Data items
- - -
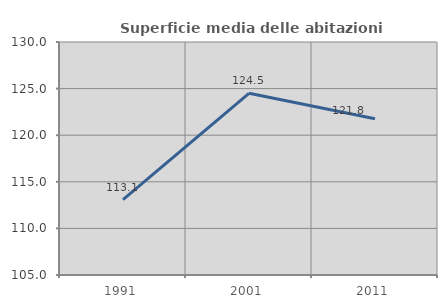
| Category | Superficie media delle abitazioni occupate |
|---|---|
| 1991.0 | 113.09 |
| 2001.0 | 124.496 |
| 2011.0 | 121.769 |
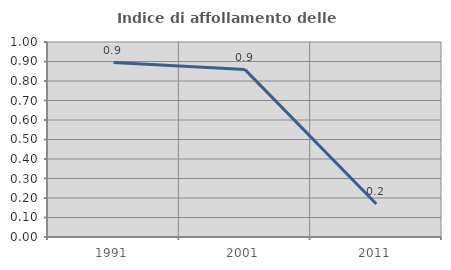
| Category | Indice di affollamento delle abitazioni  |
|---|---|
| 1991.0 | 0.895 |
| 2001.0 | 0.858 |
| 2011.0 | 0.169 |
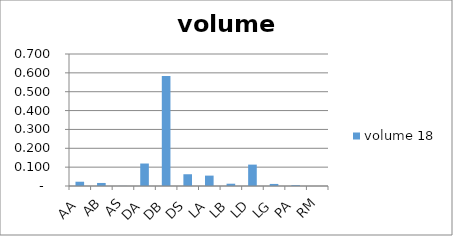
| Category |  volume 18  |
|---|---|
| AA | 0.023 |
| AB | 0.016 |
| AS | 0 |
| DA | 0.119 |
| DB | 0.583 |
| DS | 0.062 |
| LA | 0.055 |
| LB | 0.012 |
| LD | 0.113 |
| LG | 0.011 |
| PA | 0.004 |
| RM | 0 |
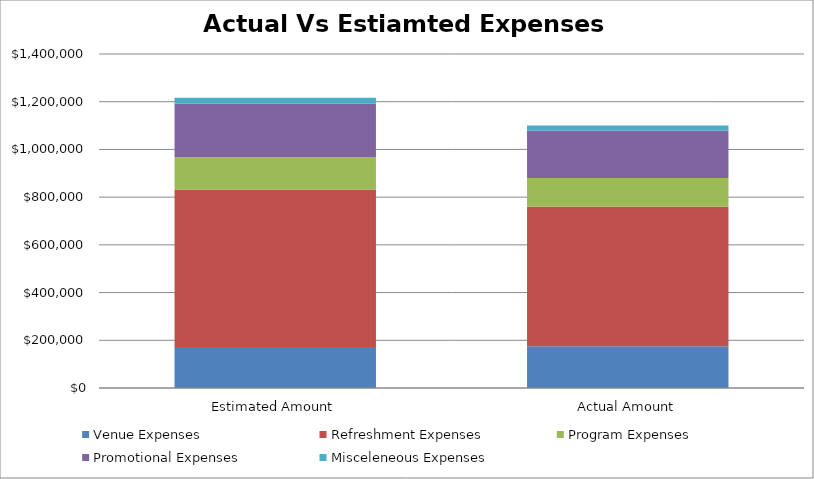
| Category | Venue Expenses | Refreshment Expenses | Program Expenses | Promotional Expenses | Misceleneous Expenses |
|---|---|---|---|---|---|
| Estimated Amount | 172000 | 660000 | 135000 | 225000 | 25000 |
| Actual Amount | 175000 | 585000 | 120500 | 197750 | 22200 |
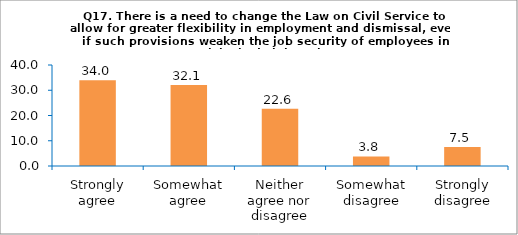
| Category | Series 0 |
|---|---|
| Strongly agree | 33.962 |
| Somewhat agree | 32.075 |
| Neither agree nor disagree | 22.642 |
| Somewhat disagree | 3.774 |
| Strongly disagree | 7.547 |
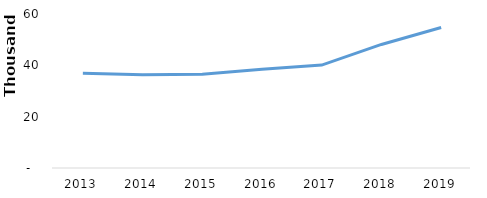
| Category | Total |
|---|---|
| 2013.0 | 36917 |
| 2014.0 | 36340 |
| 2015.0 | 36562 |
| 2016.0 | 38455 |
| 2017.0 | 40109 |
| 2018.0 | 48137 |
| 2019.0 | 54762 |
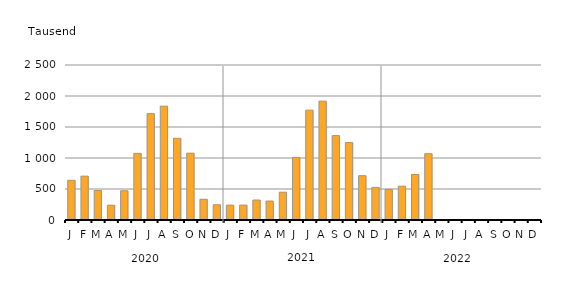
| Category | Insgesamt |
|---|---|
| J | 640266 |
| F | 707371 |
| M | 475797 |
| A | 238298 |
| M | 471802 |
| J | 1074666 |
| J | 1714613 |
| A | 1836120 |
| S | 1317956 |
| O | 1077975 |
| N | 334422 |
| D | 245810 |
| J | 240006 |
| F | 240527 |
| M | 322118 |
| A | 305753 |
| M | 448436 |
| J | 1009640 |
| J | 1771961 |
| A | 1916987 |
| S | 1361271 |
| O | 1248689 |
| N | 714833 |
| D | 526291 |
| J | 492478 |
| F | 545219 |
| M | 734543 |
| A | 1068584 |
| M | 0 |
| J | 0 |
| J | 0 |
| A | 0 |
| S | 0 |
| O | 0 |
| N | 0 |
| D | 0 |
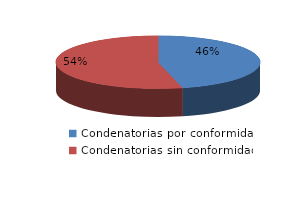
| Category | Series 0 |
|---|---|
| 0 | 30 |
| 1 | 35 |
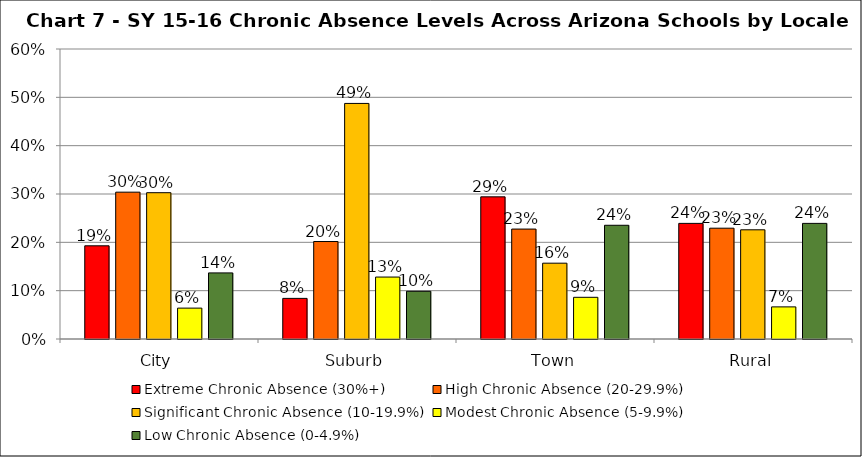
| Category | Extreme Chronic Absence (30%+) | High Chronic Absence (20-29.9%) | Significant Chronic Absence (10-19.9%) | Modest Chronic Absence (5-9.9%) | Low Chronic Absence (0-4.9%) |
|---|---|---|---|---|---|
| 0 | 0.193 | 0.304 | 0.303 | 0.064 | 0.137 |
| 1 | 0.084 | 0.202 | 0.487 | 0.128 | 0.099 |
| 2 | 0.294 | 0.227 | 0.157 | 0.086 | 0.235 |
| 3 | 0.239 | 0.229 | 0.226 | 0.066 | 0.239 |
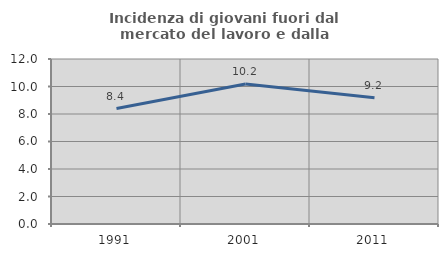
| Category | Incidenza di giovani fuori dal mercato del lavoro e dalla formazione  |
|---|---|
| 1991.0 | 8.396 |
| 2001.0 | 10.185 |
| 2011.0 | 9.184 |
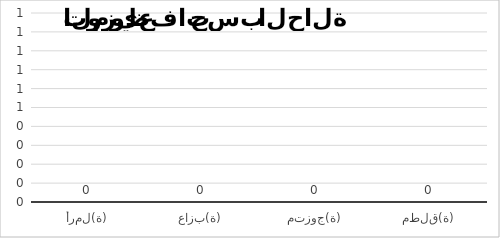
| Category | Series 1 |
|---|---|
| أرمل(ة) | 0 |
| عازب(ة) | 0 |
| متزوج(ة) | 0 |
| مطلق(ة) | 0 |
- - -
*Exercise objective*. Report only the number of lines in the records that include the word "Amount".

*Written answer*. 2